Repository for Commissioning studies in the BTV POG based on (custom) nanoAOD samples
Example worfkflow for ttbar is included.
Each workflow can be a separate "processor" file, creating the mapping from NanoAOD to
the histograms we need. Workflow processors can be passed to the runner.py script
along with the fileset these should run over. Multiple executors can be chosen
(for now iterative - one by one, uproot/futures - multiprocessing and dask-slurm).
To run the example, run:
python runner.py --cfg config/test.py
All the parameters relevant to the input and output files are saved in a config file as a Python dictionary and passed as an argument to runner.py.
Example plots can be found in make_some_plots.ipynb though we might want to make
that more automatic in the end.
For installing Miniconda, see also https://hackmd.io/GkiNxag0TUmHnnCiqdND1Q#Local-or-remote
wget https://repo.continuum.io/miniconda/Miniconda3-latest-Linux-x86_64.sh
# Run and follow instructions on screen
bash Miniconda3-latest-Linux-x86_64.sh
NOTE: always make sure that conda, python, and pip point to local Miniconda installation (which conda etc.).
You can either use the default environmentbase or create a new one:
# create new environment from `envs/coffea.yml` file:
conda env create -f coffea.yml
# activate environment `btv`:
conda activate coffea
# install additional modules required on T3:
pip install bokeh
conda install dask
To apply pileup reweighting in your MC samples, one needs to create first the pileup profile of the MC sample.
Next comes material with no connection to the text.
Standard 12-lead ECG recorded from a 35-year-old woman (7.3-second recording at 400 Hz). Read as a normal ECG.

This can be done with the script createNTrueForPU.py. This will take some of the files from your dataset and create a coffea file with that profile. To run it:
python createNTrueForPU.py --samples datasets/datasets_btag2017.json --year 2017
The output will be stored in the correction_files folder with the name like: nTrueInt_datasets_btag2017_2017.coffea. In addition, you need to properly set the self.puFile and self.nTrueFile in your workflow file.
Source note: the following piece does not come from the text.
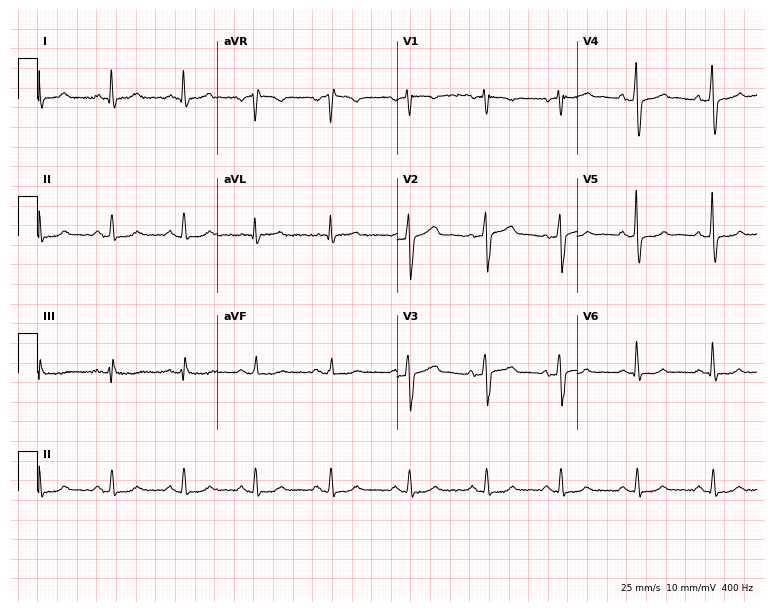
ECG (7.3-second recording at 400 Hz) — a man, 69 years old. Screened for six findings — first-degree AV block, right bundle branch block (RBBB), left bundle branch block (LBBB), sinus bradycardia, atrial fibrillation (AF), sinus tachycardia — none is recorded.

You need to download the tar files needed for the JECs from this twiki, in the correction_files/JEC folder and properly set these names in the dictionaries parameters.jecTarFiles and in parameters.JECversions.
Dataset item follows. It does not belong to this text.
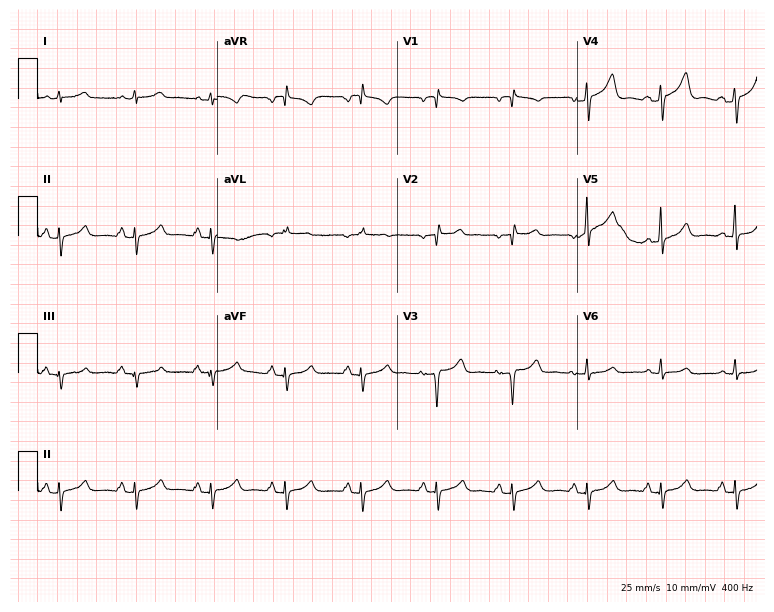
12-lead ECG (7.3-second recording at 400 Hz) from a 60-year-old woman. Screened for six findings — first-degree AV block, right bundle branch block, left bundle branch block, sinus bradycardia, atrial fibrillation, sinus tachycardia — none is recorded. Findings outside these six are not listed.

There are known conflicts when using a coffea conda environment and combine. Try to keep two different environments. One to create the histograms in coffea and another to run combine.
To install combine, follow the instructions from their documentation. If you dont have root by default in your machine, you might need to install the version inside CMSSW. Otherwise you can use the standalone version.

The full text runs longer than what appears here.